▶ _WHAT TO WORK ON_
Below is a listing. Write out exactly its lines between the one holding "sample: Macrophage cells" and the one holding "sample: Lung epithelial", inclusive.

- Opening Delimiter -

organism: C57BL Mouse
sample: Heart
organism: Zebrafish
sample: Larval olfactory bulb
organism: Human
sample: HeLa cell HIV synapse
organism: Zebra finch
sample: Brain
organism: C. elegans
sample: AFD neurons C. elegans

- Closing Delimiter -
- Opening Delimiter -

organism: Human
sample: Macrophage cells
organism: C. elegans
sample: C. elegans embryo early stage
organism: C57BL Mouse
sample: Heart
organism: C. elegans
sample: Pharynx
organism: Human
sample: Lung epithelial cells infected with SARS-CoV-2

- Closing Delimiter -

▶ _RESPONSE BOX_
sample: Macrophage cells
organism: C. elegans
sample: C. elegans embryo early stage
organism: C57BL Mouse
sample: Heart
organism: C. elegans
sample: Pharynx
organism: Human
sample: Lung epithelial cells infected with SARS-CoV-2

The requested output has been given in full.